_Raw data_.

--- --- ---

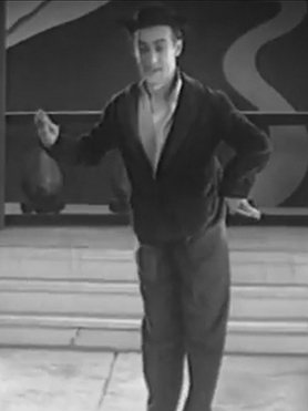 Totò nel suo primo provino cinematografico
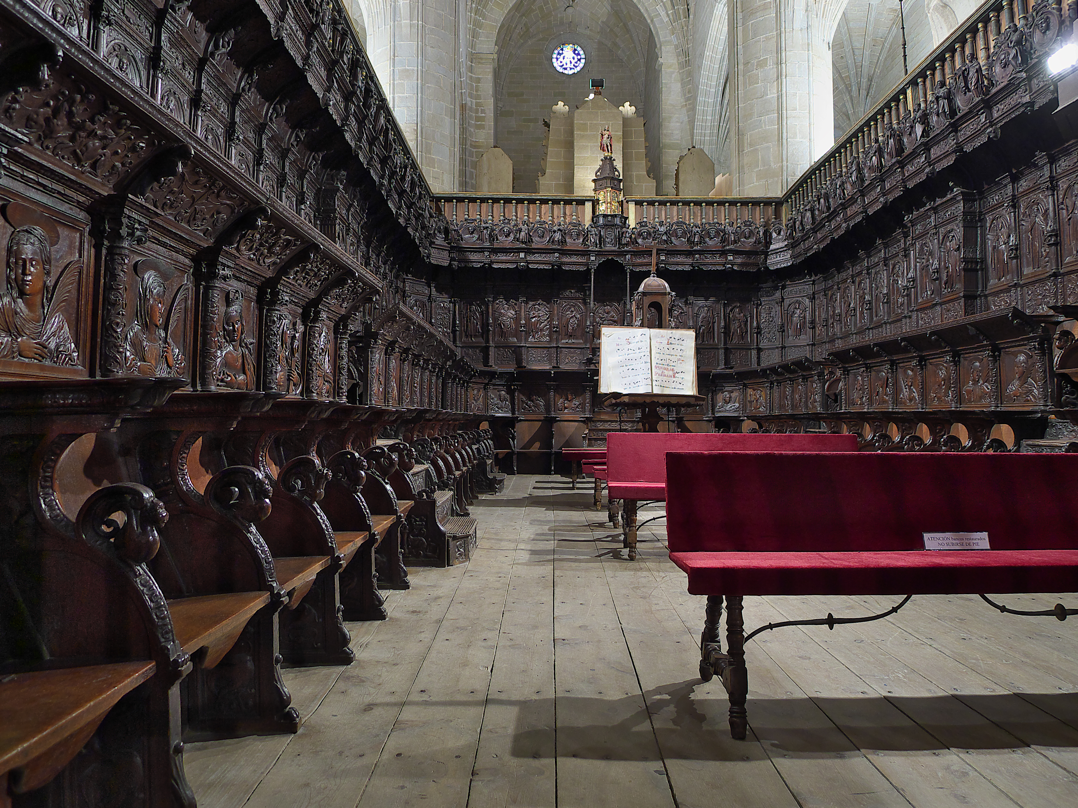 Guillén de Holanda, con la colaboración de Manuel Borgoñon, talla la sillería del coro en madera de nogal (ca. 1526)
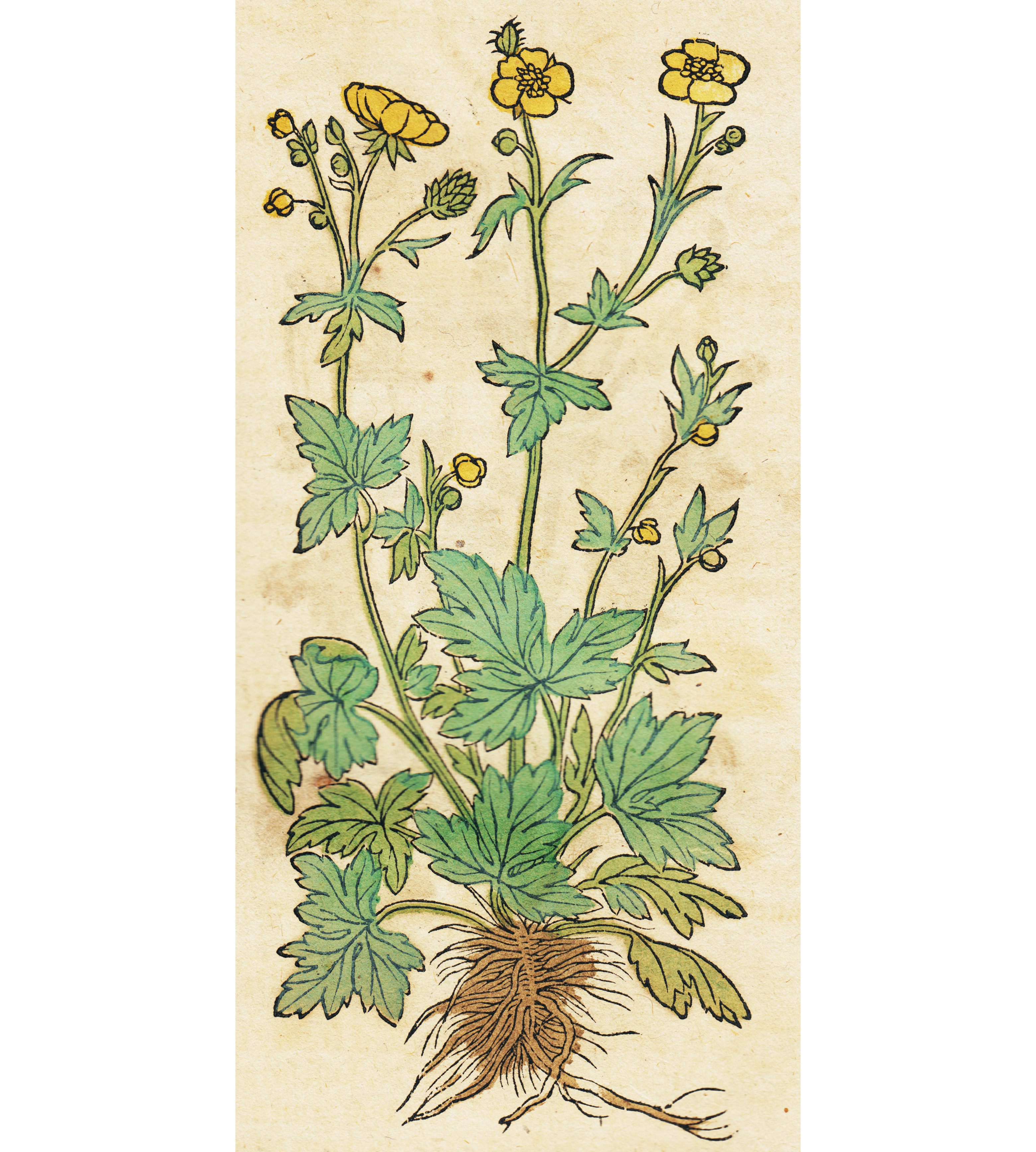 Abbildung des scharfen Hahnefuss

--- --- ---

_Problem details_. Output the complete listing exactly as it appears, except for the images.

_Reply_.
 Totò nel suo primo provino cinematografico
 Guillén de Holanda, con la colaboración de Manuel Borgoñon, talla la sillería del coro en madera de nogal (ca. 1526)
 Abbildung des scharfen Hahnefuss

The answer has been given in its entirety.